As can personal experience. “As you start to review more urine drug screens, you will start to come across some interesting things at your own facility that you may not have realized aren’t picked up by your assays,” he said.

Review drug metabolism pathways, he advises. Residents and physicians may be unaware of drug interrelatedness, especially with opiates and benzodiazepines, for which there are many common pathways. “There are lots of common drugs and common metabolites, and reviewing this can be important.” Because many screening assays are class assays—benzodiazepines, barbiturates, opiates, amphetamines—“it’s important to review the drug metabolism pathways to determine whether the assay you’re running will or will not pick up what you want.”

Next month:
Unexpected positive results

Detection varies by method and manufacturer. For example, one manufacturer of a commercially available immunoassay for fentanyl designed its assay to pick up fentanyl at 2 ng/mL and claims it doesn’t pick up norfentanyl at all; the other manufacturer’s assay detects fentanyl at 2 ng/mL and norfentanyl at 5 ng/mL. If the laboratory were using the first manufacturer’s assay and had a patient who was on a waning dose of fentanyl, the assay “might not pick them up as having used fentanyl recently because it wouldn’t pick up norfentanyl.”

Stay updated on assay versions, he said. “It has happened more than once where the manufacturer has released a new version of the assay parameters, and it was not updated on the instrument itself. Same thing with formulation.” Some third-party assays have “fairly elaborate” preparation steps—bringing the assay to room temperature or mixing part A with part B and letting it sit in the refrigerator for 24 hours, for example. “Follow all of that carefully and make sure your assay’s performing the way you expect.”

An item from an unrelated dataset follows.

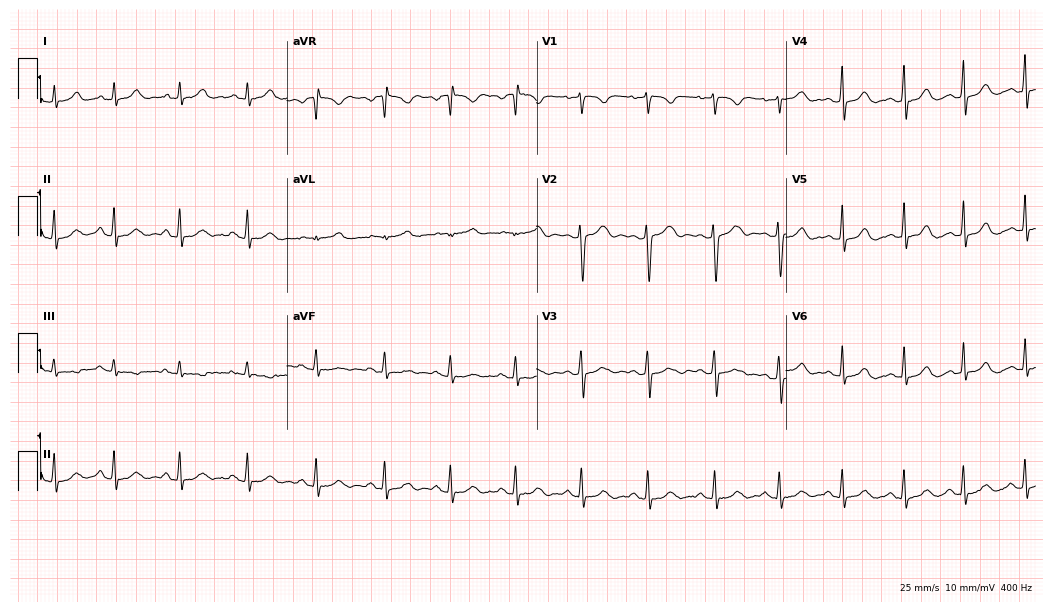
12-lead ECG from a female patient, 22 years old (10.2-second recording at 400 Hz). Recorded interpretation: within normal limits.

Lot-to-lot variability is not as common of an issue, but does happen occasionally. “There may be different lots of antibodies, and that could potentially explain an unexpected negative.”

Run the right assay for the right drug. A person can hear or transcribe the wrong test, write the wrong test on the requisition, or choose the wrong test from the medical record.

Dr. Heger presented the case of a 30-year-old female who was seen for chronic pain post-cesarean section. The patient was prescribed 2 mg of Dilaudid (hydromorphone, a semi-synthetic opiate) every six hours PRN. The urine drug screen was negative for opiates, and the provider didn’t understand why.

A pathology resident who looked into the case found no problems with calibration or quality control, no recent lot changes of the assay, and no labeling problem. The specimen had been automatically aliquoted by the track system.

The laboratory sent the specimen out for confirmatory testing by liquid chromatography–tandem mass spectrometry. The result: 900 ng/mL of hydromorphone. “So clearly there’s hydromorphone in the sample, which we would expect,” Dr. Heger said.

The resident then pulled the package insert: “This particular assay for opiates does not strongly cross-react with hydromorphone,” Dr. Heger said. “We need concentrations of 1,400 ng/mL at least or higher to report a positive result for the opiates assay.”

The laboratory explained to the provider that the assay was best designed to pick up naturally occurring opiates, such as morphine and codeine, and less so for hydrocodone and hydromorphone. The laboratory decided to improve its communication with and education of providers by using links on its intranet site about common cross-reactants and at what concentrations for some assays.